Петербург, со своей стороны, старался расширить базу своей политики в Европе и по совету мудрого А.И.Остермана стал обращать свои взоры в сторону Вены. Там посланник Л.К.Ланчинский вместе со шведским коллегой Г. Хёпкеном, а позже – К.Г.Тессином пытался уговорить Австрию присоединиться к русско-шведскому союзу, что и произошло 17/28 апреля 1726 года.
6 мая 1724 года Бестужев-Рюмин получил из Петербурга указание сообщить шведам о предстоящей помолвке Анны Петровны с Карлом-Фридрихом. Помолвка состоялась 24 ноября 1724 года. В брачном контракте Пётр I гарантировал будущему зятю поддержку в деле возвращения ему Шлезвига. Ирония этого пункта, замечает Веттерберг, состояла в том, что Шлезвиг Дания в своё время получила тоже не без помощи России.

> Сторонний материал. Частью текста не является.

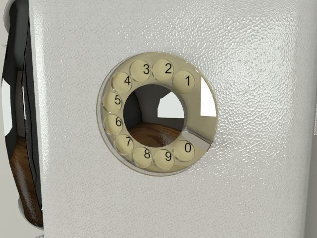 Таксофон АМТ-69, дисковый номеронабиратель (3d-модель).

В Швеции возникли слухи, что Пётр I хочет сделать зятя губернатором прибалтийских провинций, намекая якобы на то, что они могли бы снова вернуться в лоно шведского королевства, как только Карл-Фридрих взойдёт на шведский престол. Реакция на его помолвку с русской принцессой была в Швеции, мягко говоря, не однозначной. Бестужев дал в честь этого события праздничный приём, А. Хорн не замедлил, со своей стороны, устроить приём в честь своего бывшего питомца[8 - После смерти матери малолетнего герцога, старшей сестры Карла XII, Хедвиг-Софии в 1709 году А. Хорн стал опекуном её малолетнего сына Карла-Фридриха. Отец Карла-Фридриха погиб в сражении во время польского похода Карла XII.]. А шведский двор воспринял известие из Петербурга …в трауре. Если король всё-таки принял голштинского посла Райхеля, то Ульрика Элеонора демонстративно сказалась больной и легла в постель. Её с трудом извлекли из постели, и она, с трудом сдерживая плач, дала аудиенцию Райхелю, но слова поздравлений комком застряли у неё в горле. И она опять отправилась рыдать в королевскую постель. В начале 1725 года Хорну удалось-таки уговорить её признать за племянником титул «королевское высочество» и направить ему в Петербург поздравление с помолвкой, но уже 18 января 1725 года она составила новое завещание, в котором написала, что Карл-Фридрих «вопреки её предупреждениям обручился с незаконно рожденной царской дочерью» и таким образом лишил себя права на шведскую корону.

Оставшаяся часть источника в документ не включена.